When I first heard this wonderful piece of music, I wanted to learn more about its architecture, I wanted to study the written notes that generated the music, I also wanted to learn more about the designer, Massenet himself.
[youtube 96d9mlRmjus]
As a child, when I first heard a piano rendition of Massenet’s Meditation I knew immediately no ordinary mind composed the music. Something in this sonic architecture told me the source of the design was not some careless mind just making noise. The sequence of notes in the melody seemed levels above the music I heard on the radio (many of tunes that were popular then are now mostly forgotten). I feared I’d never hear this piece of music again. I didn’t even know the name of the piece.
But eventually I did hear the music again, and then again (like the above youtube video). It was too beautiful for the world to forget. I found out its name (Meditation from Thais) and its designer (Massenet). I learned music theory to understand the architecture of music. I found the notes to the music and spent many hours practicing and playing the notes the designer left for posterity.
The problem with evolutionary materialism is that it looks for square-circles.

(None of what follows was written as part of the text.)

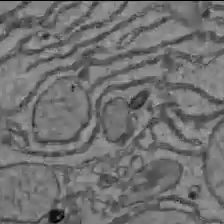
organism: C57BL Mouse
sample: Liver

It looks for random chaotic undirected processes to created coordinated information — that is a search for a square circle. They want to know the mechanism of the designer in terms of mechanical process when such a description may not be even possible in principle if indeed the description of real intelligence cannot be reduced to simple mechanics. Indeed, in some interpretations of quantum mechanics, conscious intelligence is an irreducible given that cannot be explained and decomposed in terms of more elementary concepts.
Perhaps the more compelling question is “what is the nature, the character, the abilities of the designer — who is the designer?” These questions are outside of ID proper, but nothing stops us from continuing to learn and investigate more once we conclude something is designed. On the contrary, knowing something is designed might motivate us to learn even more.